6. Soruşturma aşamasında düzenlenen bilirkişi raporunda ... plakalı şehir içi ticari minibüs sürücüsü ...' ın kapıların kapanmasını beklemeden hareket etmesi sebebiyle kazada asli kusurlu olduğu, yolcu ...' nin hayatın olağan akışında yerine oturmak üzere yönelirken açık olan kapıdan düştüğü, ancak dengesini korumak için gerekli olan tertibatın ... içinde var olduğu halde kullanmadığı düşünüldüğünden tali kusurlu olduğu rapor edilmiştir.

7. ... Adli Tıp Kurumu tarafından düzenlenen raporda ...'nin yapılan, dış muayene, otopsi bulguları ve Kimyasal Tahliller İhtisas Dairesi ve histopatoloji raporu dikkate alındığında, kişinin ölümünün künt kafa ve genel vücut travmasına bağlı, kafatası kemik kırıkları, beyin doku laserasyonu, karaciğerde sentrilobüler nekroz etkisiyle meydana gelmiş olduğu rapor edilmiştir.

8. Sanığın adli sicil kaydının dosyada olduğu görülmüştür.

IV. GEREKÇE

Yapılan inceleme neticesinde yerel mahkemenin oluş ve kabulünde herhangi bir isabetsizlik bulunmadığı görülmüştür.

A. Katılanlar vekilinin temyiz istemi;

1. Hapis cezasının ertelenmemesi gerektiği yönünden;

5237 Sayılı Kanun'un 51. maddesinin birinci fıkrası uyarınca iki yıl veya daha az süreyle hapis cezasına mahkum edilen kişinin cezasının ertelenebileceği düzenlenmiş olup; sanık hakkında hükmedilen sonuç ceza olan iki yılın altında kaldığından hükümde bu yönüyle hukuka aykırılık bulunmamıştır.

2. Sanık hakkında takdiri indirim uygulanmaması ve ehliyetinin geri alınması gerektiği yönünden;

5237 Sayılı Kanun'un 53. maddesinin altıncı fıkrası ile 62. maddesinin uygulanmasının hakimin takdirinde olduğu, mahkemece gerekçeli kararda ehliyetin geri alınmama ve takdiri indirim uygulanma gerekçesinin gösterildiği anlaşılmakla hükümde bu yönüyle hukuka aykırılık bulunmamıştır.

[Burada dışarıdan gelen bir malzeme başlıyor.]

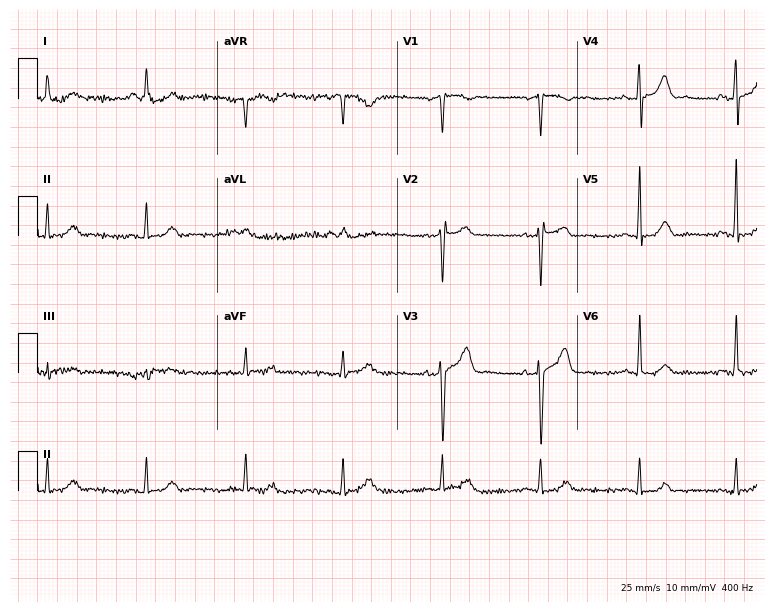
Electrocardiogram (7.3-second recording at 400 Hz), a man, 74 years old. Overall reading on record: normal ECG.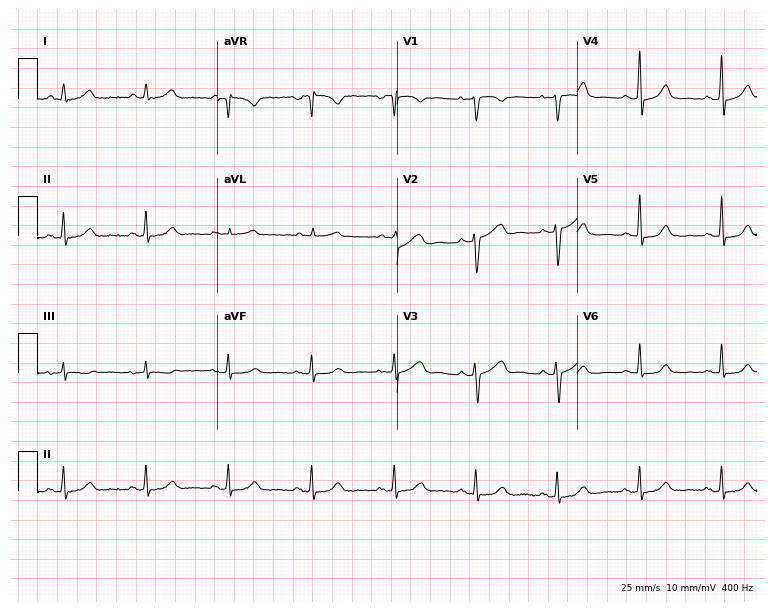
12-lead ECG from a female patient, 55 years old. No first-degree AV block, right bundle branch block (RBBB), left bundle branch block (LBBB), sinus bradycardia, atrial fibrillation (AF) or sinus tachycardia recorded for this tracing.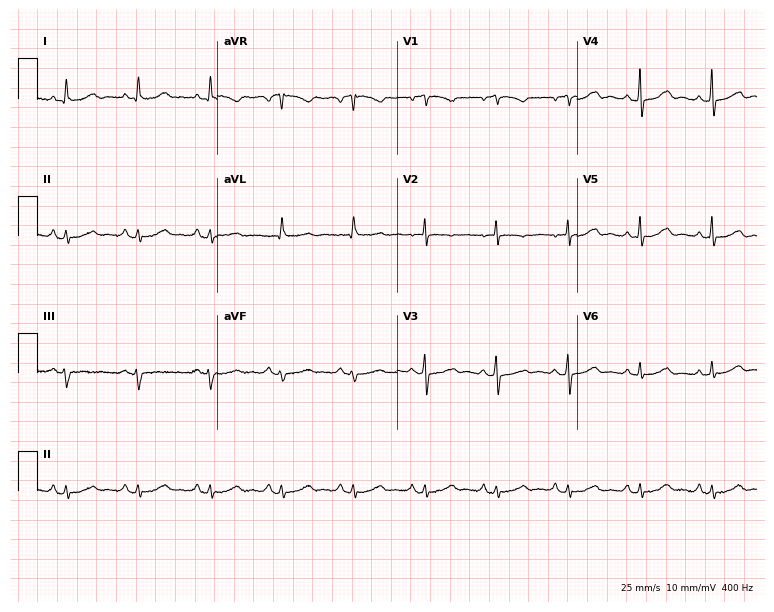
12-lead ECG from a female, 75 years old. Recorded interpretation: within normal limits.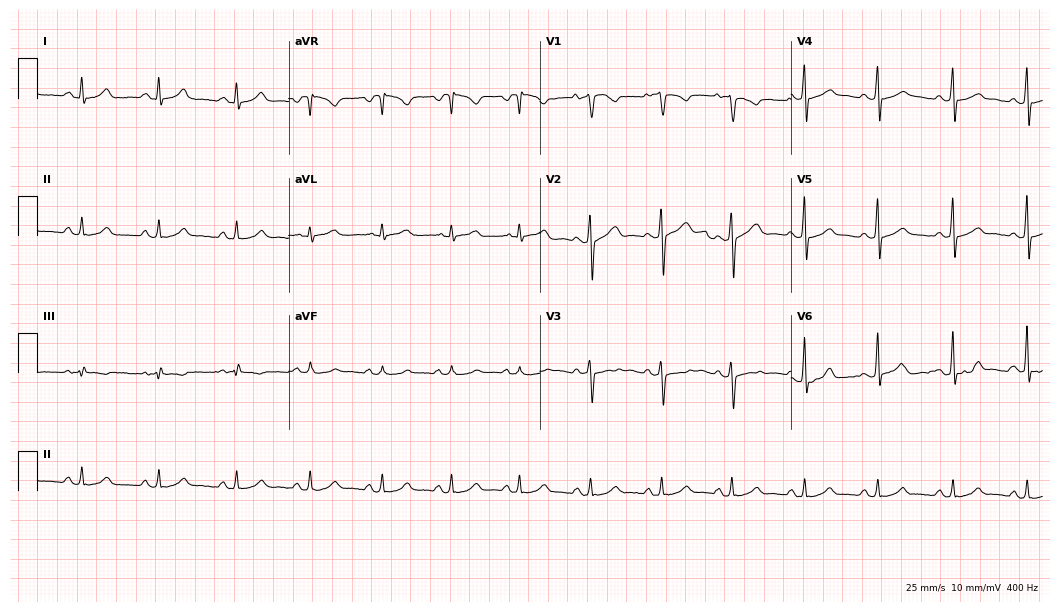
12-lead ECG from a female patient, 25 years old (10.2-second recording at 400 Hz). Recorded interpretation: within normal limits.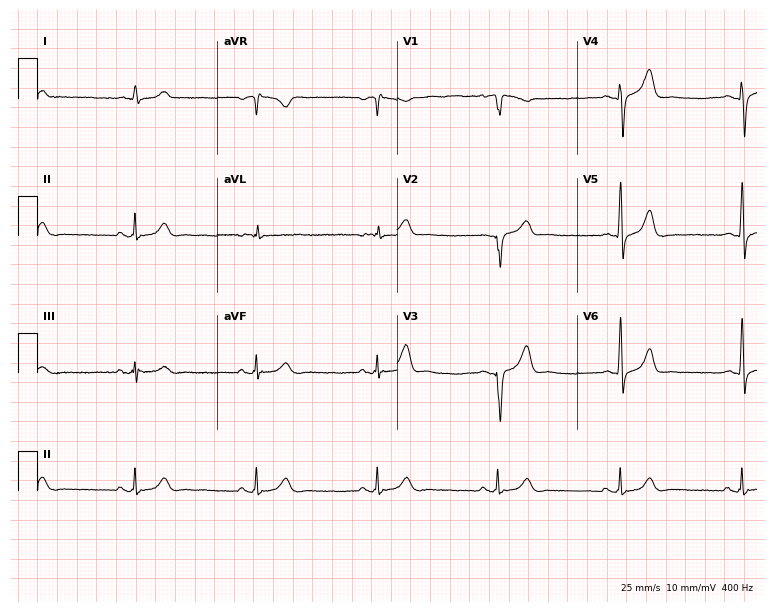
12-lead ECG from a male patient, 67 years old (7.3-second recording at 400 Hz). No first-degree AV block, right bundle branch block (RBBB), left bundle branch block (LBBB), sinus bradycardia, atrial fibrillation (AF) or sinus tachycardia recorded for this tracing.

B. Sanık müdafiinin temyiz istemi;

Sanığın kusuru bulunmadığı, beraat etmesi gerektiği yönünden;

Soruşturma aşamasında alınan bilirkişi raporunun oluş ve dosya kapsamının birbiri ile uyumlu olduğu, kusur durumunu kesin bir şekilde tespit ettiği, bu itibarla suçu sabit olan sanığın cezalandırılmasında hukuka aykırılık bulunmamıştır.

C. Diğer Temyiz sebepleri bakımından;

1. Hafif yokuş yukarı yolda, kapıları açık vaziyette, yolcunun yerine oturmasını beklemeden seyreden sanık hakkında bilinçli taksir hükümleri uygulanması gerektiğinin gözetilmemesi,

2. 5237 Sayılı Kanun'un 61. maddesinde yer verilen, suçun işleniş biçimi, sanığın taksirinin yoğunluğu, meydana gelen zararın ağırlığı gibi ölçütler ile aynı Kanun'un 3. maddesinin birinci fıkrasına belirtilen cezada orantılılık ilkesi dikkate alınarak asli kusurlu olarak ölüme sebebiyet veren sanık hakkında alt sınırdan makul oranda uzaklaşılarak ceza verilmesi gerektiğinin gözetilmemesi hukuka aykırı bulunmuştur.

SONUÇ : Gerekçe bölümünde C numaralı bentte açıklanan nedenlerle ... 4. Asliye Ceza Mahkemesinin, 29.09.2015 tarihli ve 2014/626 Esas, 2015/487 Karar sayılı kararına yönelik sanık müdafii ile katılanlar vekilinin temyiz isteği yerinde görüldüğünden hükmün, 1412 Sayılı Kanun'un 321. maddesi gereği, Tebliğnameye uygun olarak, oybirliğiyle BOZULMASINA,

Dava dosyasının, Mahkemesine gönderilmek üzere Yargıtay Cumhuriyet Başsavcılığına TEVDİİNE, 07.03.2023 tarihinde karar verildi.